The number of displaced individuals decreased by approximately 4 percent in 2025, with more than 14.7 million people returning home. The UNHCR recorded 2025 as the period with the highest number of documented returns. At least 117.8 million people worldwide remain forcibly displaced, representing one in 70 individuals globally.

Of the total affected population, 68.6 million are internally displaced within their own countries due to conflict or other crises. Roughly 28.5 million refugees fall under the UNHCR mandate, while 9 million individuals are asylum seekers. An additional 7.2 million people require international protection, and 6 million are Palestinian refugees under the UNRWA mandate. The UNHCR reports that many refugees returning to their home countries encounter ongoing violence and instability.

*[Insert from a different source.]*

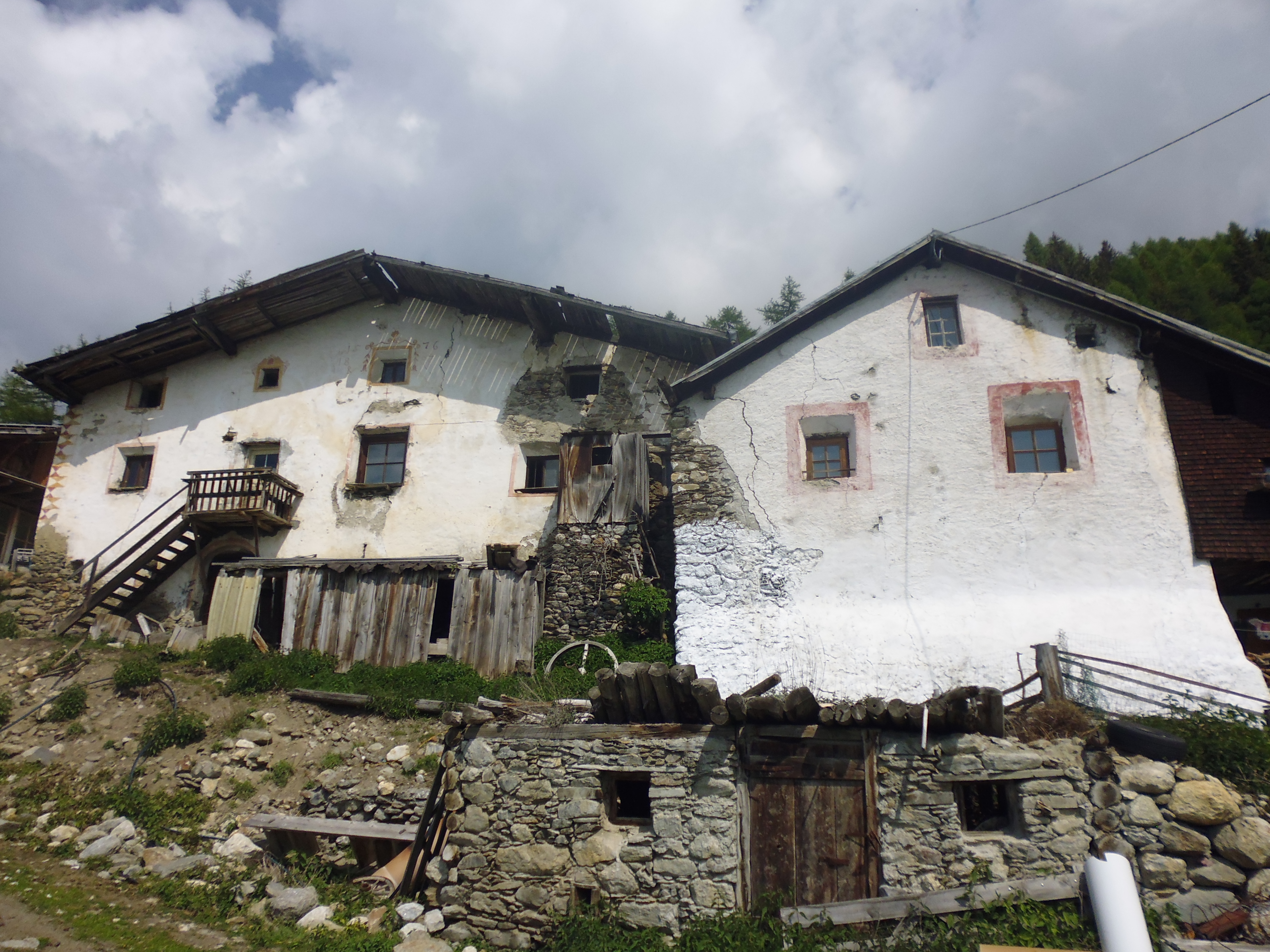 Hof Unterfrinig in der Fraktion Tanas von Laas (Südtirol) Rechts der Anbau, im Vordergrund die Reste des Stadls
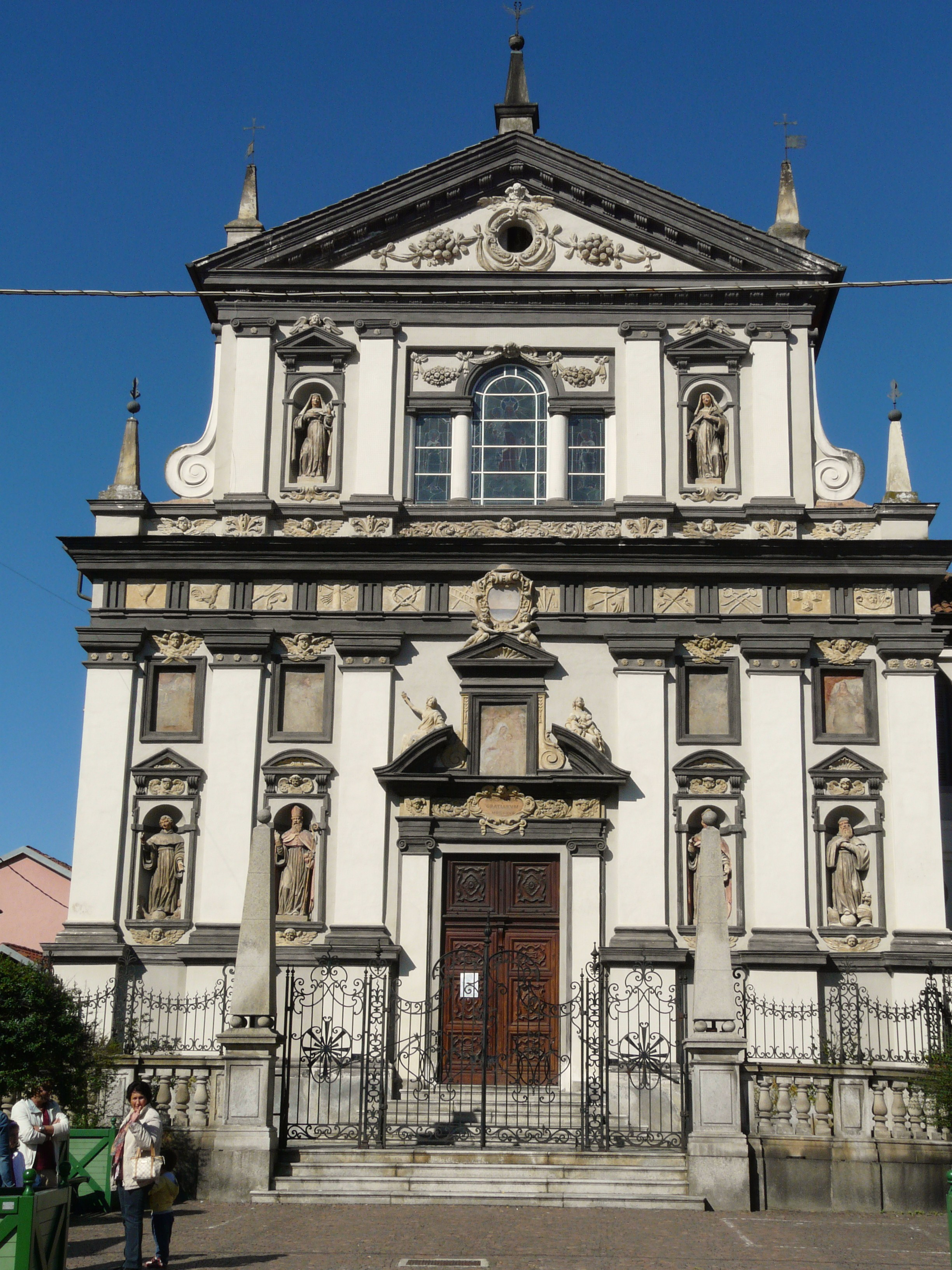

Six countries accounted for 92 percent of the total returns: the Democratic Republic of the Congo, Sudan, Syria, Afghanistan, Ukraine, and Myanmar. The DRC and Sudan each recorded 3.6 million returns. Syria recorded 3.3 million returns, Afghanistan recorded 2 million, Ukraine recorded 718,300, and Myanmar recorded 415,200.

In 2023, conflict in Sudan between the Sudanese military and the Rapid Support Forces displaced 1.5 million people. The report stated that in 2023, Israeli airstrikes in the Gaza Strip displaced nearly all of the territory's 2.3 million residents. A war in Ukraine beginning in 2022 resulted in 5.7 million people fleeing the country within a year. Seventy-two percent of global refugees originate from seven countries, including Venezuela, Palestine, Ukraine, Syria, Afghanistan, Sudan, and South Sudan.

The U.N. established the Refugee Convention in 1951 to protect refugee rights in Europe after World War II. At that time, 2.1 million refugees were recorded. The convention expanded in 1967 to cover worldwide displacement. By 1980, U.N. records indicated the refugee count had surpassed 10 million. Records showed refugee numbers reached 20 million by 1990, driven by conflicts in Afghanistan and Ethiopia during the 1980s. Records indicated the U.S. invasion of Afghanistan in 2001 and Iraq in 2003, alongside civil wars in South Sudan and Syria, contributed to refugee numbers exceeding 30 million by the end of 2021.

No independent assessment was available for this report.